Data for the task below:

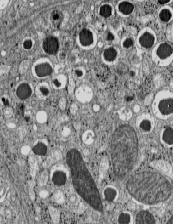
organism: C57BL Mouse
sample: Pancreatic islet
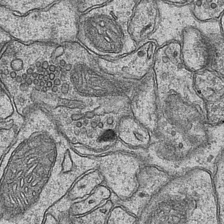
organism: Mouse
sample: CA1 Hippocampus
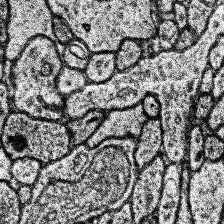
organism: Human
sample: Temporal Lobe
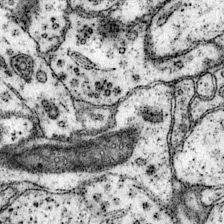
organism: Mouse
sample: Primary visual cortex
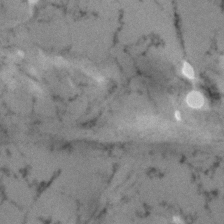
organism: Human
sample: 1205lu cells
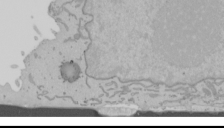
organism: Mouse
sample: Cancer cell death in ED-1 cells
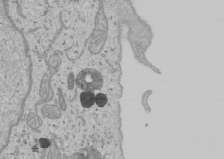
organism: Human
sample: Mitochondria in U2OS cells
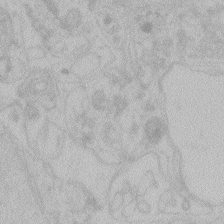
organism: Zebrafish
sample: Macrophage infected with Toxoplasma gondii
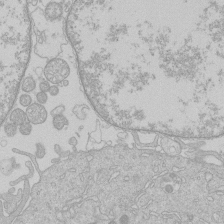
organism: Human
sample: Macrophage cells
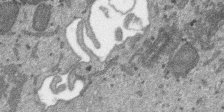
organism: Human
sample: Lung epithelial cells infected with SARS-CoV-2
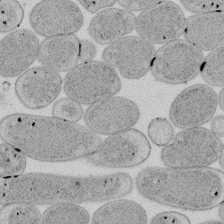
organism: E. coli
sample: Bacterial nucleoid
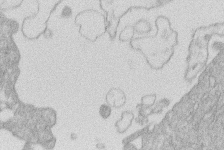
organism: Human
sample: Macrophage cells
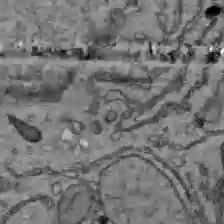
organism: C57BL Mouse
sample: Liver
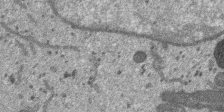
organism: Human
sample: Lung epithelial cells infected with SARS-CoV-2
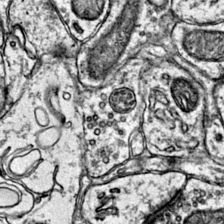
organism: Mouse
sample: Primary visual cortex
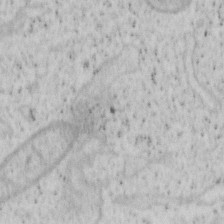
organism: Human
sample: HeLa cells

End of Data for the task.
Data for the task below:

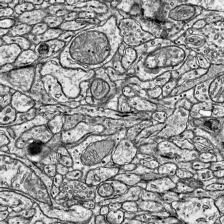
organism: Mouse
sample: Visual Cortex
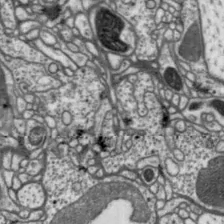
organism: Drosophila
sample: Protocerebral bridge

End of Data for the task.

Produce the number of lines in the data containing the string "cells", with nothing added.

• Result of the task
8